Après la suppression du nom de Patrick Bouchain de la sélection, les nommés pour le Grand Prix National d’Architecture (GPNA) 2018 sont, par ordre alphabétique : Pierre-Louis Faloci ; Dominique Lyon ; Philippe Madec ; Philippe Prost ; Bernard Quirot ; Corinne Vezzoni. Si l’architecture est un sport de combat, voyons si elle se prête au jeu des pronostics, exprimés ici en pourcentages, comme le font avec assurance les collègues des rubriques sportives.
Dominique Lyon
Pas de doute que Dominique Lyon est à la hauteur de l’évènement. Sauf qu’il est impossible de lui décerner seul un tel prix car quasiment l’ensemble de son œuvre est partagé avec Pierre Du Besset, qui a pris sa retraite il y a quelque temps à peine. Même si en théorie rien n’interdit à ce jury de nommer Grand Prix le seul Dominique Lyon, tel que mentionné dans la liste, il serait étonnant à ce titre que le ministère de la Culture prenne le risque d’un potentiel imbroglio juridique, les architectes sont si susceptibles. Or ce dont Françoise Nyssen a le moins besoin en ce moment est d’une polémique autour du Grand Prix National. Même si, sur le fond, Dominique Lyon ferait peut-être le meilleur vainqueur de cette sélection, ses fans du jury qui l’ont retenu dans la liste vont devoir souquer ferme pour rassurer le service juridique du ministère.

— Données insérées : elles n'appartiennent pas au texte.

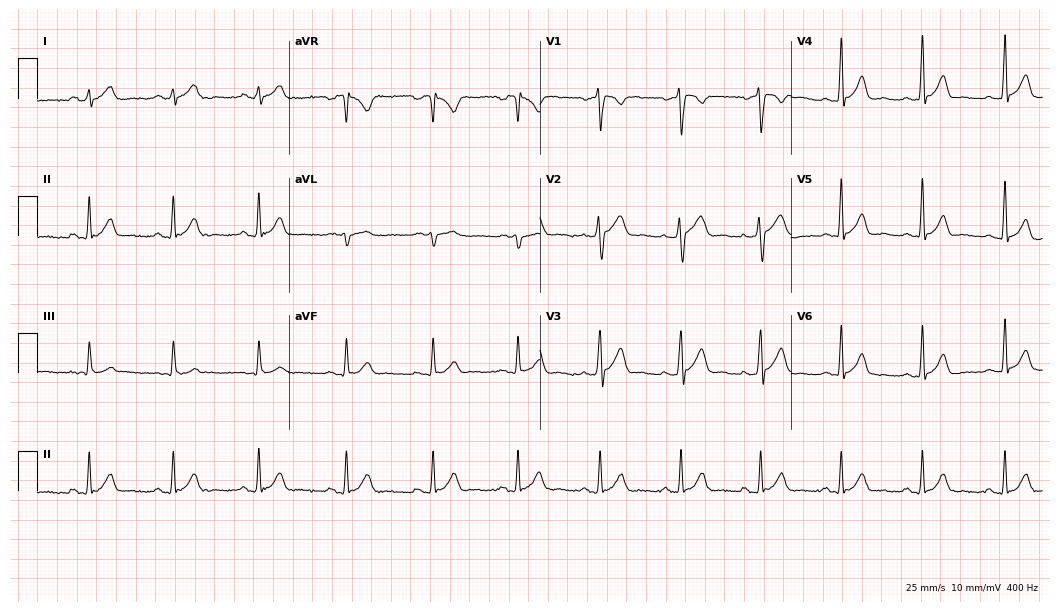
Resting 12-lead electrocardiogram. Patient: a 30-year-old man. Read as a normal ECG.

Pourcentage de chances : 2%, sur une stratégie retorse de dernier recours.
Bernard Quirot
C’est l’invité surprise. Bernard Quirot a connu son quart d’heure de célébrité en remportant l’Equerre d’argent 2015 avec sa Maison de Santé à Vézelay. Inconnu du grand public, ce n’est rien de l’écrire, il demeure inconnu de nombre de ses confrères. Depuis 1996, l’architecte cultive son jardin de Franche-Comté avec une approche très suisse de l’architecture. Il aime à citer Peter Zumthor et en entretient également la discrétion. Il se révèle cependant beaucoup moins inspiré lorsqu’il s’agit de logements, comme en témoignent ses dernières réalisations. Difficile en tout cas de l’ériger en modèle pour des générations d’étudiants.
Pourcentage de chances : 3%, l’important est de participer.
Corinne Vezzoni
Si la présence de l’architecte marseillaise semble chagriner quelques-uns de ses confrères, ce qui est vraiment chagrin est qu’elle soit la seule femme de la sélection, comme si le jury s’était aperçu trop tard qu’il n’y avait que des hommes dans la liste des nommés. Bonjour l’effet Weinstein ! #Balancetonarchi ! Toujours est-il qu’aucune femme n’a gagné seule ce prix prestigieux depuis sa création en 1975 (Jean Willerval). Anne Lacaton avec Philippe Vassal (2008) et Myrto Vitart avec Jean-Marc Ibos (2016) font encore figure d’exception.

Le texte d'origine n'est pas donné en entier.